Work item:
For the records below, report how many lines include the word "Repronegatief". Only the number should appear.

──────── Data supplied

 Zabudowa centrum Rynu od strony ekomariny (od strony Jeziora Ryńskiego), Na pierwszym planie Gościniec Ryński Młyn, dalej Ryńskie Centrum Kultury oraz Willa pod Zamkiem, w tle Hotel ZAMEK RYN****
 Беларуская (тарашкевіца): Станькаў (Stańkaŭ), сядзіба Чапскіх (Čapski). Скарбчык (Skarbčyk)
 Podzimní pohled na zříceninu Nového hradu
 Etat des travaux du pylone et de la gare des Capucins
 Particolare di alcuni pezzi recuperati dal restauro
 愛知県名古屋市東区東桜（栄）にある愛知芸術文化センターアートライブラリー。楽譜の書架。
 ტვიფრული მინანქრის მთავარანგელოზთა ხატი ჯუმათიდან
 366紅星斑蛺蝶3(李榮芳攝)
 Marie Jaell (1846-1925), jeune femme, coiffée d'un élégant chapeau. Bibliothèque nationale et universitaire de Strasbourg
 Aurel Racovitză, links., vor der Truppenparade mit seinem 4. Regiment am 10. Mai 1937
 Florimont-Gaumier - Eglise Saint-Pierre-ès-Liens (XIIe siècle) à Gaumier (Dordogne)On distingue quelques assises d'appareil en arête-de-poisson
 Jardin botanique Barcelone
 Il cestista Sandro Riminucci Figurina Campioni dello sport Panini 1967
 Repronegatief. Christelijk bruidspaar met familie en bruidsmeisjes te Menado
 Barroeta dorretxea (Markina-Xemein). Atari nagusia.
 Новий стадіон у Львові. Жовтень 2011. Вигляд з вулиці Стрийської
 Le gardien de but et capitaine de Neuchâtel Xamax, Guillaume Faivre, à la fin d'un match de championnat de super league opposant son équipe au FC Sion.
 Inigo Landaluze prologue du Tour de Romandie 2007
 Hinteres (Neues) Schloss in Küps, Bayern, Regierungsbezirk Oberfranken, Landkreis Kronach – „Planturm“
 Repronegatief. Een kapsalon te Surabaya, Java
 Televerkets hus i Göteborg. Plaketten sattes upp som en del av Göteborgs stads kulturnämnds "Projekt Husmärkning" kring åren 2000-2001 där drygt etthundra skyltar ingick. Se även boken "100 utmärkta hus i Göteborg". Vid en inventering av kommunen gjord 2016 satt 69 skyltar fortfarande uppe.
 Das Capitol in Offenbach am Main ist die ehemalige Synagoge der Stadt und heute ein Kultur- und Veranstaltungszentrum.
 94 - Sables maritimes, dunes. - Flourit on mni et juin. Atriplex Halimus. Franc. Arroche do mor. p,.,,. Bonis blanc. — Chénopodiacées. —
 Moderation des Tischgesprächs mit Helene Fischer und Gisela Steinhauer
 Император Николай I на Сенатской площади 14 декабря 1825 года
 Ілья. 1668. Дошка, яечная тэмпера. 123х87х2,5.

────────────────

Solution:
2